By Victor D. Infante

When we began plotting out content for Radius, elegies for poets made its way onto the list pretty quickly. In the first instance, it was a reaction to an atrocious few years and the loss of a number of poets of both personal and professional significance. But in the midst of all that loss, I found myself pondering the poets and their work, and found myself realizing just how easily it could be lost, how easily the small press books and homemade ’zines, the chapbooks and websites could fade from view.

These elegies, then, serve a number of purposes. First and foremost, they’re road signs, pointing back to writers whom, in all honesty, probably should have been better appreciated while they were here. But the elegy, when applied to a poet, is also a commentary on the poets’ work, of sorts, transmitting a spark from poet to elegist to reader. It’s a place where poetry touches poetry, creating an electrical current, a hum of life that arcs across the art form’s history, pulses into its future.
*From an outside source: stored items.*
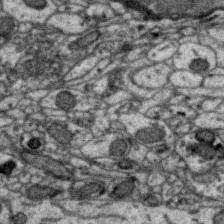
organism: Zebra finch
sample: Brain
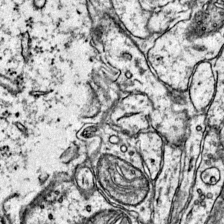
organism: Mouse
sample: Primary visual cortex
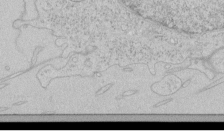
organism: Human
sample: Mitochondria in HCT116 cells
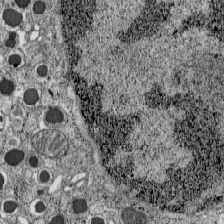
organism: C57BL Mouse
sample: Pancreatic islet
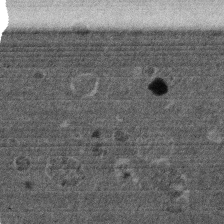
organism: Mouse
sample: Dividing mouse embryo 1 cell stage
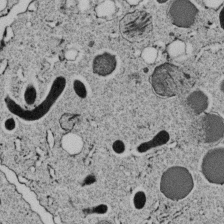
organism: C. elegans
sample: C. elegans embryo early stage
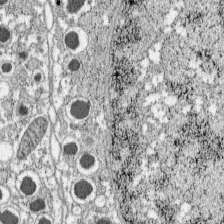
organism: C57BL Mouse
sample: Pancreatic islet
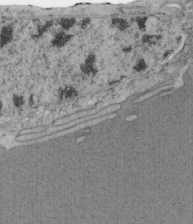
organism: Human
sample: HeLa cells
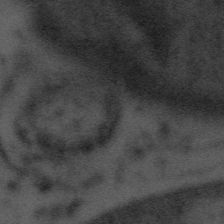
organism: Tuwongella immobilis
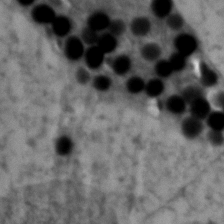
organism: Zebrafish
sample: Zebrafish embryo
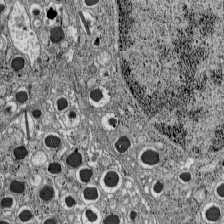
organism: C57BL Mouse
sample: Pancreatic islet
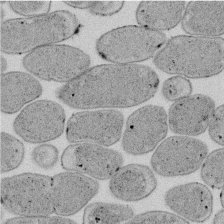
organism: E. coli
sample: Bacterial nucleoid
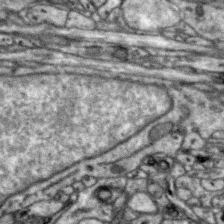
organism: Zebra finch
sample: Brain
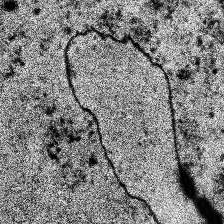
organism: Human
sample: Temporal Lobe
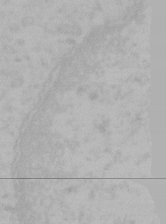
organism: Mouse
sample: Choroid plexus
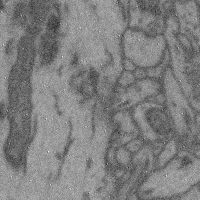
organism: Mouse
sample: Cerebral cortex
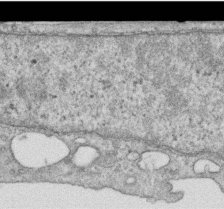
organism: Human
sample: Centriole in RPE cells
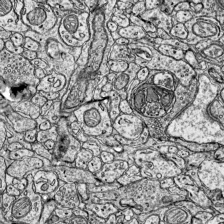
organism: Mouse
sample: Visual Cortex
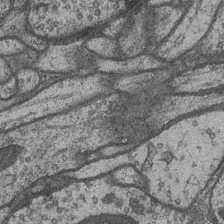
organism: Drosophila
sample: Optic medulla
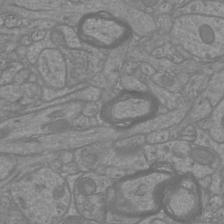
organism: Mouse
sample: Cortical neurons
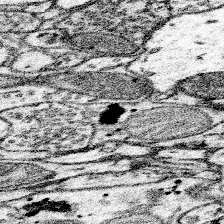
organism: Mouse
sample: Somatosensory cortex neuropil
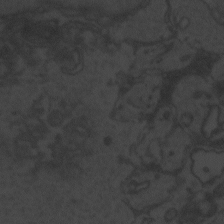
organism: Zebrafish
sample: Macrophage infected with Toxoplasma gondii
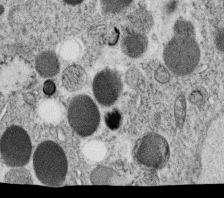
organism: C. elegans
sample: C. elegans oocyte; sperm cells
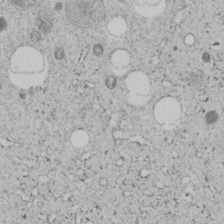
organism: C. elegans
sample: C. elegans embryo early stage
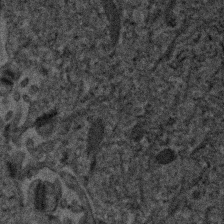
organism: Human
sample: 1205lu cells
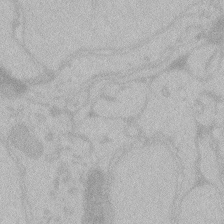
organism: Zebrafish
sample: Macrophage infected with Toxoplasma gondii
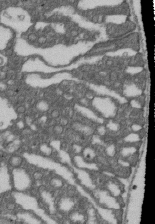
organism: Drosophila
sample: Nephrocyte
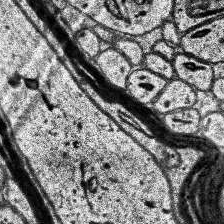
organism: Human
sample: Temporal Lobe
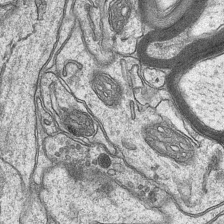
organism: Mouse
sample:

It seems a bit much weight to put on something so seemingly insubstantial as an elegy, but then, that’s the sort of burden poetry’s always been intended to carry, the kind that seems, on the outside, to be almost trivial, but which behind closed doors matters everything.

And these poems, and the poets they elegize, do matter everything, and these elegies are merely road signs, pointing the way back to poetry that was vital and valuable, poetry that, if you’re quick and lucky, you might be able to find before it’s vanished.